Un amour qui n'ait pas à revenir, 
mais non plus à s'en aller.
Un amour non soumis 
aux frénésies d'aller et venir, 
d'être éveillés ou endormis, 
d'appeler ou de se taire. 


Un amour pour être ensemble
ou pour ne l'être pas, 
mais aussi pour tous les états intermédiaires. 


Un amour qui serait comme ouvrir les yeux, 
Et peut-être aussi comme les fermer. 








Roberto JUARROZ, Cinquième Poésie Verticale, 1974.

(Les recueils de Poésie Verticale sont traduits de l'argentin en quinze tomes aux éditions Le Cornier et José Corti).

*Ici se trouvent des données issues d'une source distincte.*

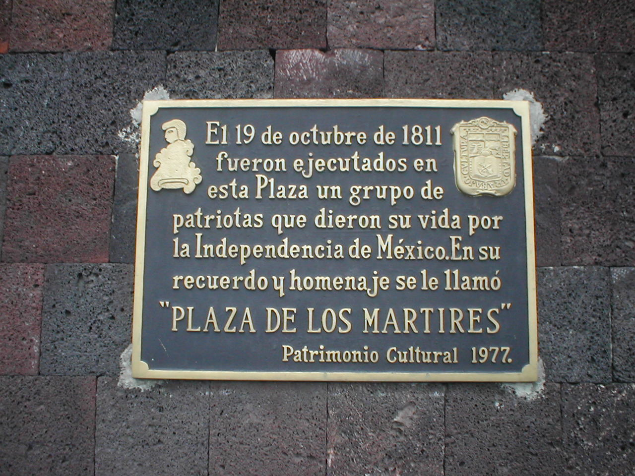 El 19 de octubre de 1811 fueron ejecutados en la Plaza un grupo de patriotas que dieron su vida por la Independencia de México. En su homenaje y recuerdo se le llamó Plaza de los Mártires. Esta es la placa explicativa.
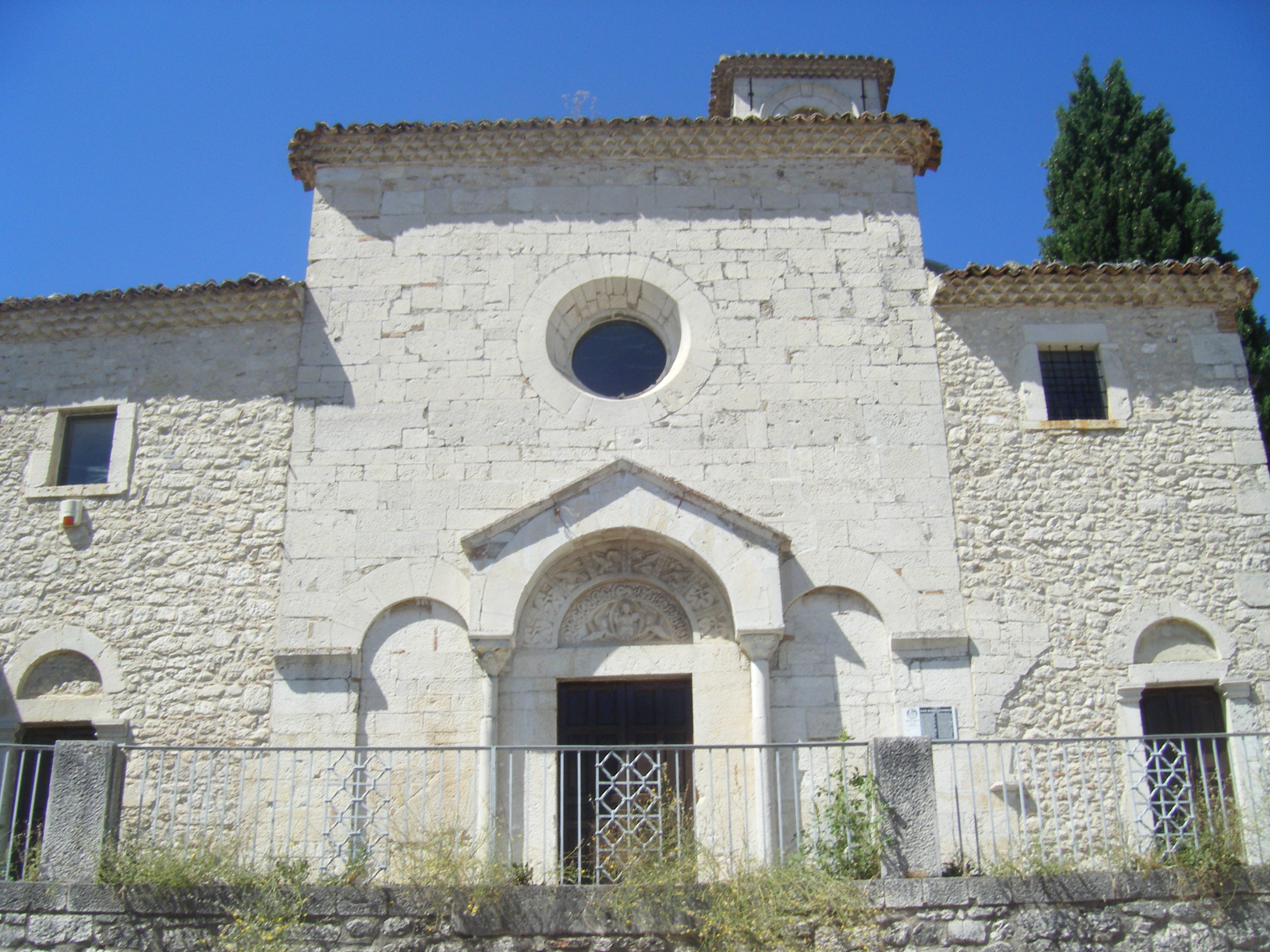 Facciata della Chiesa di San Bartolomeo a Campobasso, Italia
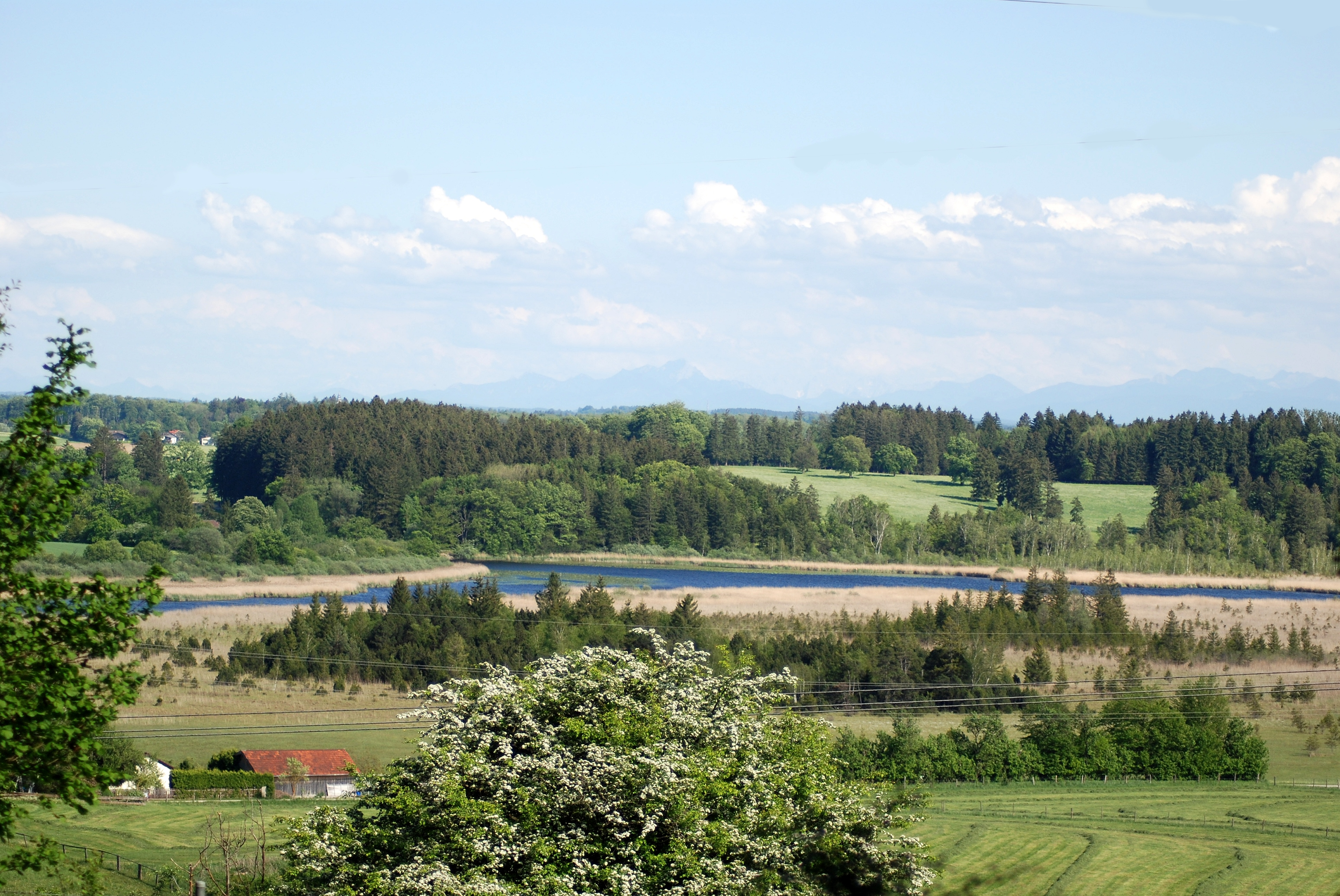 Pöcking, OT Maising, Naturschutzgebiet Maisinger See.

Roberto JUARROZ - Poésie Verticale

Nous restons figés parfois
au milieu d'une rue,
d'un mot
ou d'un baiser;
les yeux immobiles
comme deux longs verres d'eau solitaire,
la vie immobile
et les mains inertes entre un geste et celui qui aurait suivi,
comme si elles n'étaient plus nulle part.
Nos souvenirs alors sont d'un autre
dont à peine nous nous souvenons.


C'est comme si nous prêtions notre vie pour un temps,
sans l'assurance qu'elle nous sera rendue
et sans que personne nous l'ait demandée,
mais en sachant qu'elle sert alors
à quelque chose qui nous concerne plus que tout.


La mort n'est-elle un prêt, elle aussi,
au milieu d'une rue
d'un mot
ou d'un baiser ?


*


Il est plus facile de rayer l'obscurité que la lumière.
Y suffit le trait de craie d'une pensée.
Pour rayer la lumière, 
il faut aussi la poussière en suspension d'un regard
ou du moins sa séquelle furtive. 


A leur tour, l'obscurité et la lumière rayent l'oeil,
mais elles ne peuvent rayer la pensée, 
sa transparence minérale, 
son cristal toujours en fuite. 


Et pourtant, 
la pensée a ses rayures aussi, 
bien que jamais elle ne les pense. 






Roberto JUARROZ, Troisième poésie verticale, 1965.